Based on studies from sixty years ago that connect narratives of contemporary Chinese and Roman historians, and thanks to genetic and anthropological works carried out in a small region in northwestern China which, incidentally, was called Li-jien in the past, a gap opens in what has been admitted to date concerning the contact between the two Empires, and what began with legends begins to emerge as a reality rather than plausible.
Let’s see what the history of each Empire tells us:
Year 53 BC
Licinius Crassus undertakes a risky campaign in Asia, and at the head of 45,000 men enters Parthia, a powerful eastern kingdom, half barbarian and half Greek, heir of Persia and the Hellenizing campaign of Alexander the Great, that was occupying the territories of the current Iran, Iraq and part of Turkey.
Crassus was one of the three strong men of the Republic of Rome who made up the triumvirate, and wanted to win a great war campaign, like Julius Caesar, who triumphed at that time in the war of Gaul, and Pompey, who had cleaned the Mediterranean Sea of Cilician pirates, and was in Hispania fighting against the Iberian rebels, who under the leadership of Sertorius aspired to establish an independent Hispanic state with capital in Osca (Huesca).
The Romans led by Crassus are composed of seven magnificent legions, 4,000 archers and 4,000 Gallic horsemen, and they believe themselves capable of defeating the dreaded Parthian Cavalry, which is the main body of the enemy army, in its own territory.
The events of this contest have come to us through the writings of Pliny and Plutarch.
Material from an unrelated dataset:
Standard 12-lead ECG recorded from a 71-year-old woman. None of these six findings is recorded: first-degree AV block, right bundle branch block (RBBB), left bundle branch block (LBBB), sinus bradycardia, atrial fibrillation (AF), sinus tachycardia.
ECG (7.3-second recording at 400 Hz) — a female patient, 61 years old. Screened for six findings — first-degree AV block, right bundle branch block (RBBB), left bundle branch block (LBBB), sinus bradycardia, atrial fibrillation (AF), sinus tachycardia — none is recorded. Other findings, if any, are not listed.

Once crossed the border between both Empires: the Euphrates River, probably with the troops stretched in a march formed by a thin column, they are caught by surprise by the enemy cavalry in Carrhae (Carras, the current Harran for the Turks).
There was a first level disaster, and as happened in other great Roman defeats, such as Teutoburg or Adrianople, the Parthians divided the fearsome Roman army, isolating it in groups and making it more vulnerable, in this case to the constant punishment of mounted archers and the attacks of heavy cavalry (the famous cataphracts). The result was more than 20,000 good legionaries killed, with Crassus in front, and more than 10,000 prisoners. From this catastrophic battle for Rome comes the expression “Crassus errare” (huge mistake).
A portion of the prisoners were enslaved and used in forced labour, but some elite units are sent to Bactria, another territory that was a Hellenistic kingdom, north of present-day Afghanistan, on the banks of the Oxus River (now called Amu Darya) to protect the frontier and fight against the ancestors of the Huns, nomads who then ravaged those lands. What could be better than sending the best surviving Romans to contain them?
Here, in the eastern confines of the known world to the Romans, the track of what must have been a legion, the lost legion, disappears.
In the year 20 BC under the wise empire of Augustus, a new lasting peace was signed between Rome and Parthia, again with the Euphrates River as a frontier. The emperor obtained the return of the eagles and although he demanded the return of the imprisoned soldiers, their track had been lost.
Year 36 BC
The Han dynasty rules the Celestial Empire of China. This great state already had 40,000 kilometres of roads (about half of Rome) at that time and in that year general Gan Yanshou launched a military campaign in the western border territories, the current province of Xinjiang (also known as the Uygur Autonomous Region of Sinkiang), against the Xiongnu nomads, who belonged to the same pre-Hun people that roamed Bactria and the Oxus River.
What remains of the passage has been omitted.